Uno dei temi centrali del film, infatti, è la spettacolarizzazione dell’informazione, che svolge attraverso una critica feroce al modo in cui i media trasformano eventi tragici e personali in intrattenimento. Proseguendo e portando su un altro livello quanto iniziato da Billy Wilder con L’asso nella manica e anticipando il più contemporaneo Don’nt Look Up di Adam McKay. La frase topica di Beale, “Sono incazzato nero e tutto questo non lo accetterò più!”, diventa un grido di ribellione collettiva, entusiasmante ma vuoto, a sua volta strumentalizzato per fare audience. Una denuncia della disumanizzazione dell’informazione e dell’influenza corrosiva del capitalismo sui media, che riducono le notizie a mera merce. Come scriveva Guy Debord nel suo lucidissimo saggio La società dello spettacolo, “L’intera vita delle società […] si annuncia come un immenso accumulo di spettacoli. Tutto ciò che era direttamente vissuto si è allontanato in una rappresentazione”.
Del resto, la rappresentazione dei media operata in Quinto potere ha numerosi punti in comune con le teorie di Debord, di cui sicuramente Chayefsky era al corrente: entrambe le opere analizzano criticamente il modo in cui i media e l’industria dello spettacolo deformano la realtà, alienano l’individuo e mercificano le emozioni umane. L’autore francese descriveva la società moderna come dominata dallo “spettacolo”, un insieme di immagini che rappresentano e distorcono la realtà al fine di mantenere il controllo sociale. Nel film questo è chiaramente rappresentato dal modo in cui la televisione trasforma ogni evento — persino il crollo psicologico di Beale — in intrattenimento solo per aumentare gli ascolti e generare profitto. Beale diventa un’icona spettacolarizzata del malcontento pubblico, ma la sua rabbia è sfruttata e manipolata a fini commerciali, mostrando come quella della partecipazione e del controllo da parte degli spettatori sia solo un’illusione, dato che in realtà sono solo clienti acquiescenti e passivi.

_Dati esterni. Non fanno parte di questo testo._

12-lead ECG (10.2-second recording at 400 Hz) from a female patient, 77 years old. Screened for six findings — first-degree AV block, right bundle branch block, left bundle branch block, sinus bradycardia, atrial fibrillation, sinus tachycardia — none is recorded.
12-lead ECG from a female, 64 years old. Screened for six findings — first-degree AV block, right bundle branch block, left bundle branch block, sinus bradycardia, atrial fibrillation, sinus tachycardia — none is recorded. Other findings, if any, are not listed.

Quinto potere è stato profetico nell’anticipare il degrado dell’informazione e l’ascesa della televisione sensazionalistica e dei reality show, e il suo messaggio diventa ancora più rilevante con l’avvento dei nuovi media e dei social network. È un’opera che non solo denuncia il sistema mediatico, ma lo fa con uno sguardo cinico e una critica amara alla società che permette, e consuma, questo spettacolo di follia.

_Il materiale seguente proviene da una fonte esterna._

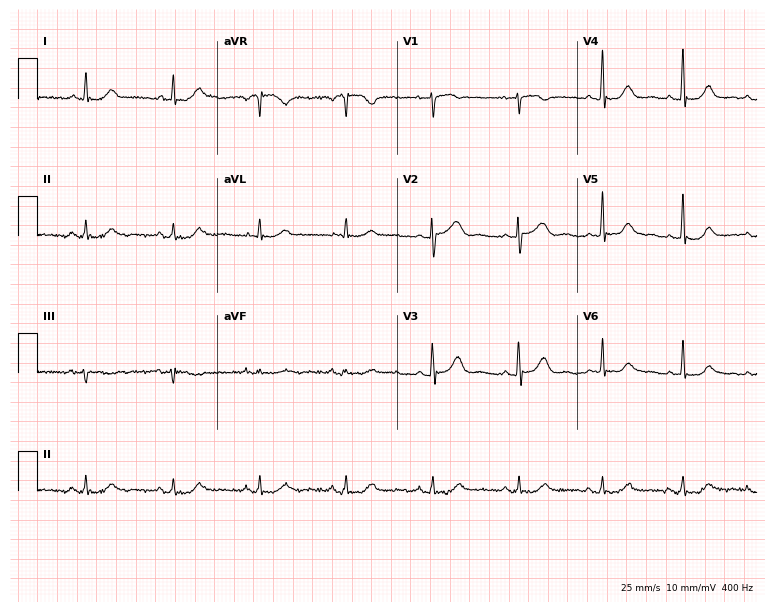
Standard 12-lead ECG recorded from a female patient, 62 years old (7.3-second recording at 400 Hz). None of these six findings is recorded: first-degree AV block, right bundle branch block (RBBB), left bundle branch block (LBBB), sinus bradycardia, atrial fibrillation (AF), sinus tachycardia. Findings outside these six are not listed.
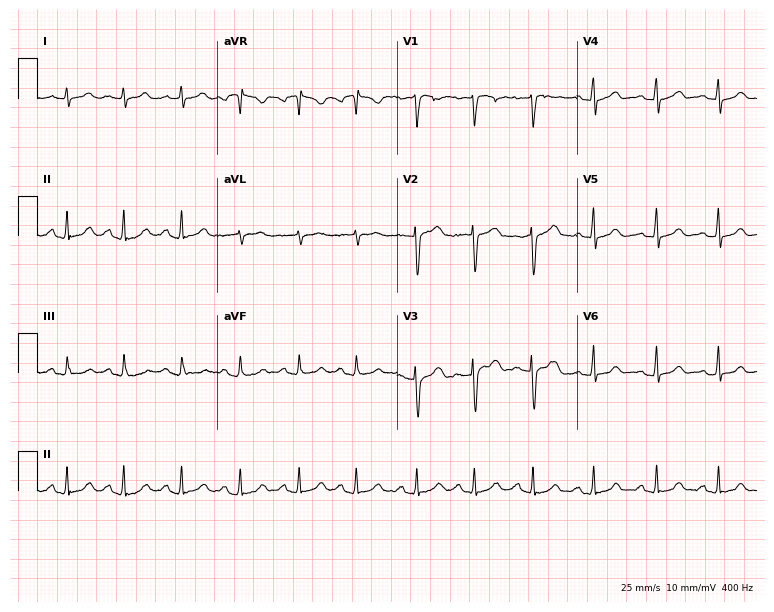
Electrocardiogram, a female, 39 years old. Of the six screened findings (first-degree AV block, right bundle branch block, left bundle branch block, sinus bradycardia, atrial fibrillation, sinus tachycardia), none is recorded.

La sceneggiatura di Paddy Chayefsky è impeccabile nel fondere una narrazione profonda e complessa con una satira tagliente e nel creare personaggi tridimensionali: non solo racconta la storia, ma interroga i valori del pubblico e della società.

Sidney Lumet, con la sua regia, eleva ulteriormente il testo di Chayefsky. Noto per il suo approccio minimalista e orientato sugli attori, utilizza la tensione drammatica per costruire un’esperienza potente. Gioca abilmente con il ritmo, alternando i momenti di follia mediatica a scene più intime. Il suo lavoro sull’atmosfera claustrofobica e oppressiva degli studi televisivi sottolinea il senso di alienazione vissuto dai mentre il mondo attorno a loro si trasforma in uno spettacolo senza fine, che permea anche le loro vite private.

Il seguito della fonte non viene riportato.